Leave was granted in the present case because review was sought on the grounds that the Tribunal's finding was unfair and in breach of natural justice. The applicant makes detailed allegations of bias, ill will and lack of impartiality that apply, not to the Tribunal, but to the police authorities. They form no part of the decision that it is sought to impeach and neither is the officer concerned a party. Counsel has suggested the second defendant was joined because it was the employer of the officer alleged to have been biased. If that is the case, it should have been pleaded and it is not. The review is clearly directed only at the Tribunal's findings and the basis of challenge is an analysis of the evidence. That, and the allegation of bias leading to the applicants dismissal, may give rise to a separate cause of action but it is not a proper ground for judicial review of the Tribunal's decision and the action is struck out with costs to the respondents.

Court of Appeal

MR JUSTICE BURCHETT (delivering the first judgment at the invitation of the presiding judge).

This is an appeal against an order made by the Chief Justice upon an application to strike out a Statement of Claim. The Statement of Claim purported to support a claim for judicial review of a decision of a police disciplinary tribunal.

His Honour the Chief Justice took the view that the claims made were not claims which could lead to review, but amounted to an attempt to appeal on the merits against the decision of the tribunal. It seems to me that that conclusion is clearly correct. Under the Act there was indeed a right of appeal on the merits, but it was not a right of appeal to the Supreme Court.

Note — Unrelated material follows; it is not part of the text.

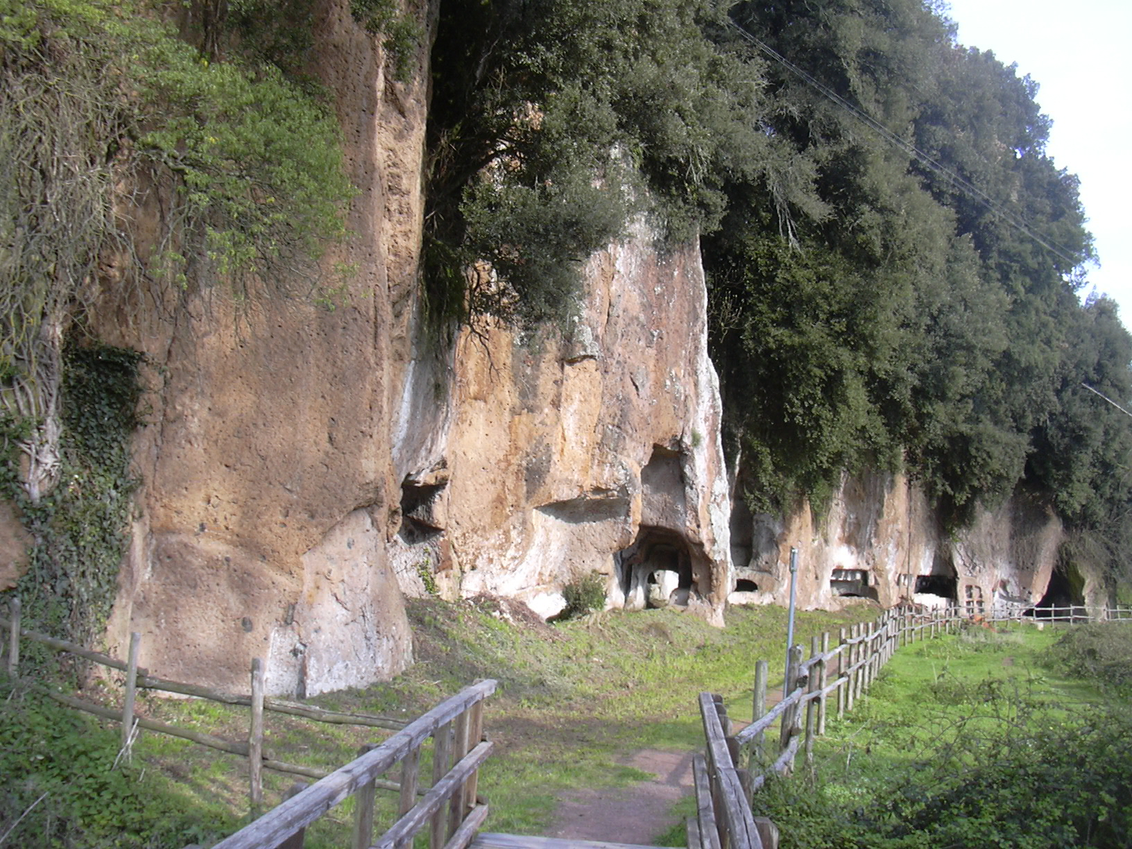 Sutri, Etruscan necropolis

However counsel for the Appellant now says that there was a denial of natural justice, because no reasons were given by the tribunal. But the point, it is clear from the reasons of the learned Chief Justice, was not put at the hearing below. What was said, and what was pleaded in the Statement of Claim, was that there was an inconsistency in the reasons of the tribunal.

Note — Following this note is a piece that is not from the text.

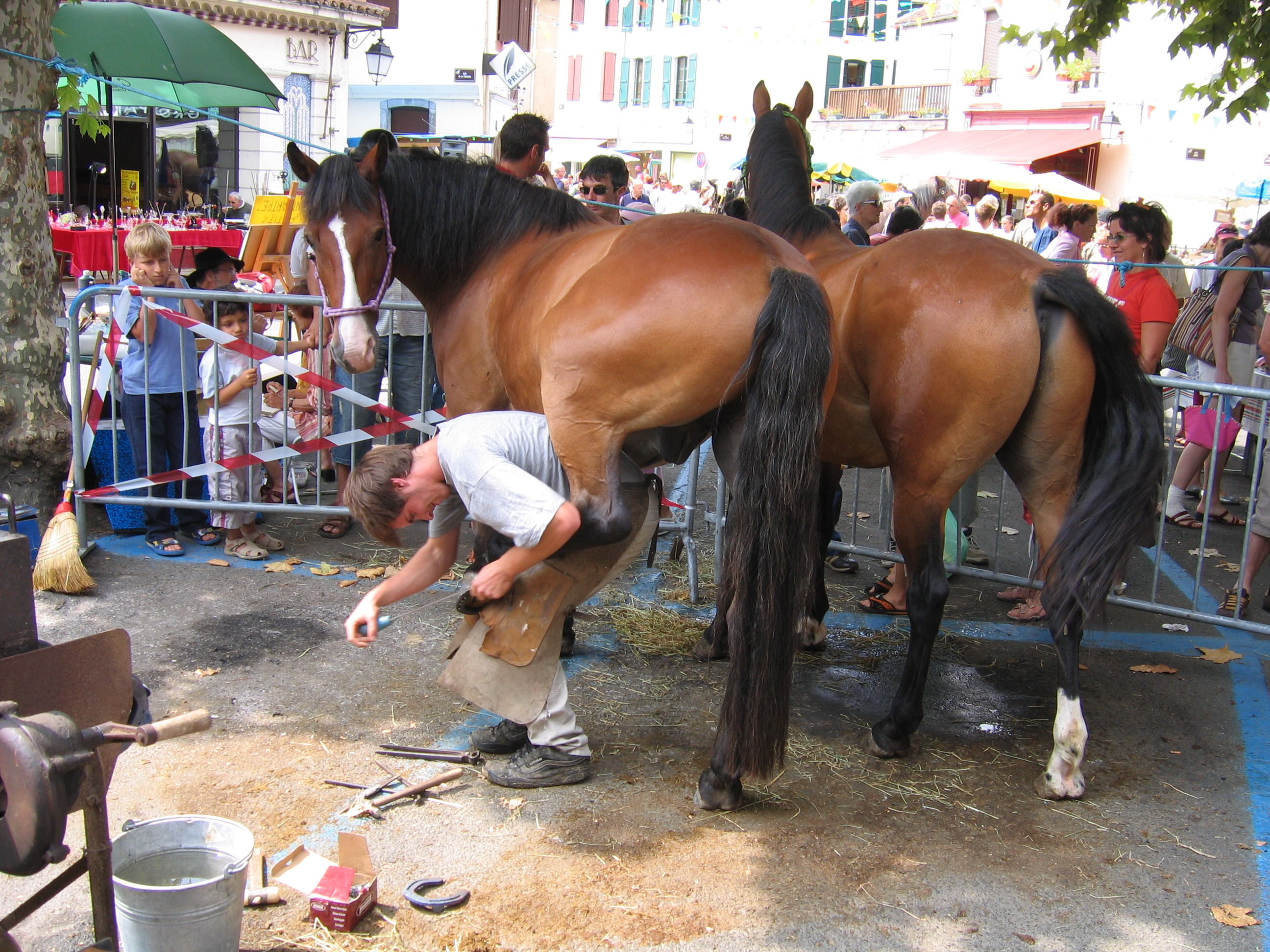 Netjes bijvijlen van de spijkers....

In my opinion there was plainly in fact no such inconsistency. What was alleged to be an inconsistency was the finding of guilt on one count, while at the same time two other counts were dismissed. But all three counts arose from the same fundamental allegation of malingering, and it was entirely appropriate not to record three separate convictions for what was in substance the one offence.

There is simply no evidence on which it could be concluded that reasons were not in fact given, and the point was not previously suggested, although quite detailed evidence was put before the Chief Justice. Had the point been relied upon, I have no doubt that an affidavit would have been filed making the assertion that no reasons were given. On what was suggested before His Honour it is not now disputed that the decision he reached was inevitable.

In those circumstances I would dismiss the appeal with costs.

MR JUSTICE TOMPKINS

I agree that the appeal should be dismissed for the reasons that have been stated by Mr. Justice Burchett. I should perhaps recall that Mr. Edwards acknowledged that, although he said paragraphs 1 to 17 of the Statement of Claim should remain, all the remaining paragraphs of the Statement of Claim did not disclose grounds for judicial review, save the general paragraph 25.

At the hearing of the appeal all that remained was the cause of action or at least the grounds of review set out in paragraphs 16 and 17. For the reasons that have been expressed I am satisfied that those did not provide any proper grounds for an application for review, so the proceedings were correctly struck out.

The Appellant is left to his remedy of appeal under Section 49 of the Act. Although I note that any notice of appeal to the Prime Minister must be given within 21 days, the Prime Minister has power to extend the time for lodging the appeal. Whether that time should be extended, if an application were made, would of course be a matter for the Prime Minister.

MR. JUSTICE MARLING

I agree with what my brothers have said, and the order of the Court is that the appeal is dismissed with costs.